Radiopharmaceutical therapy (RPT) is a rapidly growing cancer treatment modality that delivers radiation directly to tumor cells using radioactive drugs. While historically used in a palliative setting, the field has evolved dramatically, especially with the introduction of alpha-emitting agents and targeted radioligand therapies. This article provides a detailed medical overview of the history, types, and adverse effects of RPT, with a special focus on real-world pharmacovigilance data.
We explore the most common short- and long-term side effects and their management, recent safety signals and warnings from regulatory authorities, and practical applications of PV systems in this high-risk field. The analysis is based on global FAERS data, recent case reports, and regulatory guidance from the FDA, EMA, and other agencies.
1. Introduction: The Evolution of Radiopharmaceutical Therapy
Radiopharmaceutical therapy (RPT) involves the systemic administration of radioactive drugs that target and destroy cancer cells. The concept dates back to the 1940s when Saul Hertz and others first used 130I and 131I to treat patients with hyperthyroidism and later thyroid cancer. Radioactive iodine became the first FDA-approved radiopharmaceutical in 1951. Its success brought public recognition to nuclear medicine and helped establish it as a standalone specialty by the early 1970s.

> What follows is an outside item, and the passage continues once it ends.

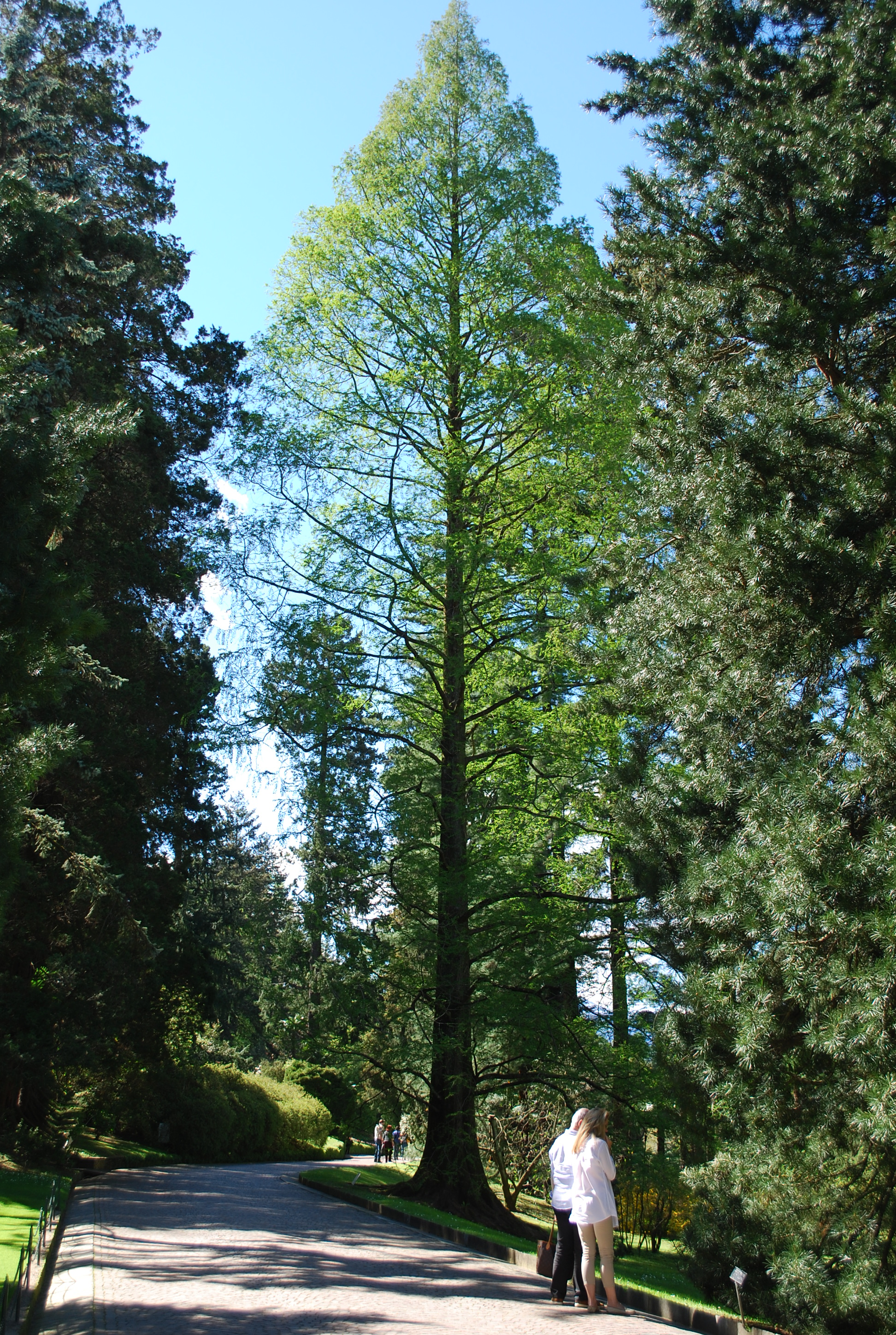 Giardini botanici di Villa Taranto, Verbania - Scorcio sul viale delle conifere all'ingresso del parco, vista sulla Metasequoia glyptostroboides
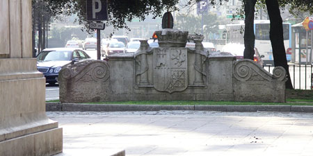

In 1957, the FDA approved strontium-89 chloride as the first therapeutic radiotracer for painful bone metastases, followed by samarium-153 in 1997. Both are beta‑emitting agents used for palliation; they provide symptom relief but do not improve overall survival. This changed with the approval of radium-223 (Xofigo®) in 2013. Radium‑223 is the first alpha‑emitter approved for mCRPC with symptomatic bone metastases and the first radiopharmaceutical shown to extend overall survival. More recently, lutetium-based radioligands that bind to somatostatin receptors (Lutathera®) or to PSMA (Pluvicto®) have revolutionized the treatment of neuroendocrine tumors and advanced prostate cancer.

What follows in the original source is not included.